If X is a random variable, this definition gives a precise meaning to the expression P(a\leq X\leq b). It takes the reciprocal image X^{-1}\left ( \left [ a,b \right ] \right ) in \mathfrak{F} and assigns it a value through the measure P. From this point forward, the only part of the probability space \left ( \Omega,\mathfrak{F}, P \right ) we work with is the value of P on reciprocal images of measurable subsets of \mathbb{R}.
Per Cochran’s theorem, with Gaussian X_i, the sum of squares \left [\frac{n-1}{\sigma} \right ]^2\times S^2 follows a \chi^2 distribution with n-1 degrees of freedom, which involves Euler’s Gamma function. The probability distribution function of a \chi^2 with k degrees of freedom is
f\left ( x,k \right )= \frac{1}{2^{k/2}\Gamma\left ( k/2 \right )}x^{k/2-1}e^{-x/2},
If you want to read how to derive this formula from the Gaussian distribution, see Appendix C.

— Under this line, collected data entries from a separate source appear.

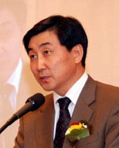 이종걸. 범국민지식재산권보호연합회 출범식에서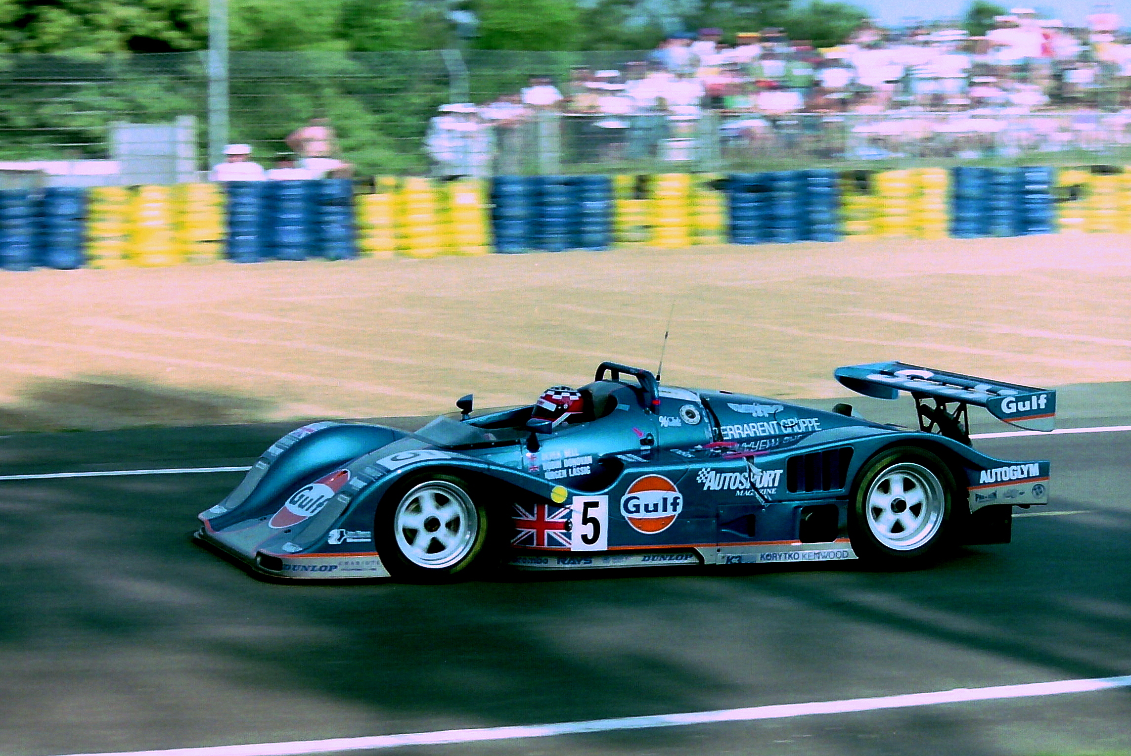 Kremer K8 - Derek Bell, Jurgen Lassig & Robin Donovan in the Esses at the 1994 Le Mans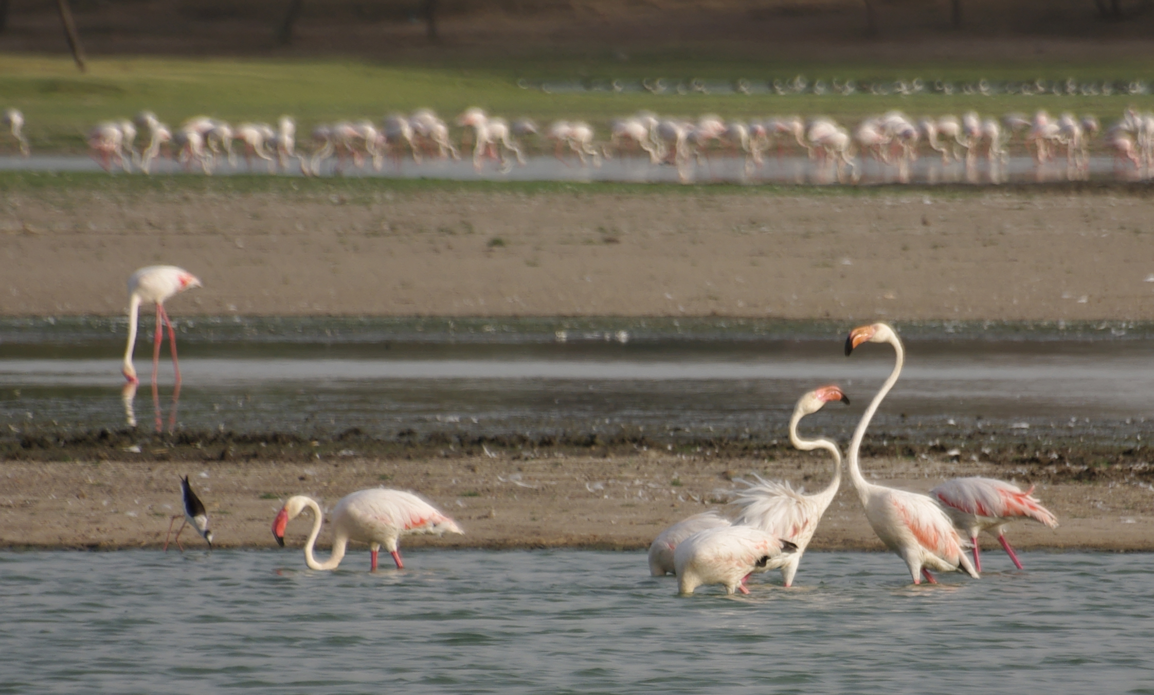 Thol Lake - Gujarat, India

u^2 =(N-1)S^2 is a \chi^2 variable with N-1 degrees of freedom. The expected value of the square root of u is therefore
h\left ( N \right )= \int_{0}^{+\infty}\sqrt{u}f(u,N-1)du=\frac{1}{2^{(N-1)/2}\Gamma\left ( (N-1)/2 \right )}\int_{0}^{+\infty}u^{N/2-1)}e^{-u/2}du,
By a change of variable to v = u/2, the integrand becomes
\int_{0}^{+\infty}u^{(N/2-1}e^{-u/2}du = 2^{N/2} \times \int_{0}^{+\infty}v^{N/2-1}e^{-v}dv,
or
\int_{0}^{+\infty}u^{N/2-1}e^{-u/2}du = 2^{N/2} \times \Gamma(N/2),
and
h\left ( N \right ) = \frac{2^{N/2}\Gamma((N)/2)}{2^{(N-1)/2}\Gamma\left ( \left ( N-1 \right )/2 \right )} = \frac{\sqrt{2}\Gamma((N)/2)}{\Gamma\left ( \left ( N-1 \right )/2 \right )} = \sqrt{N-1}E(S)
Therefore
E(S) = \sqrt{\frac{2}{N-1}}\frac{\Gamma((N)/2)}{\Gamma\left ( \left ( N-1 \right )/2 \right )} = c_4(N)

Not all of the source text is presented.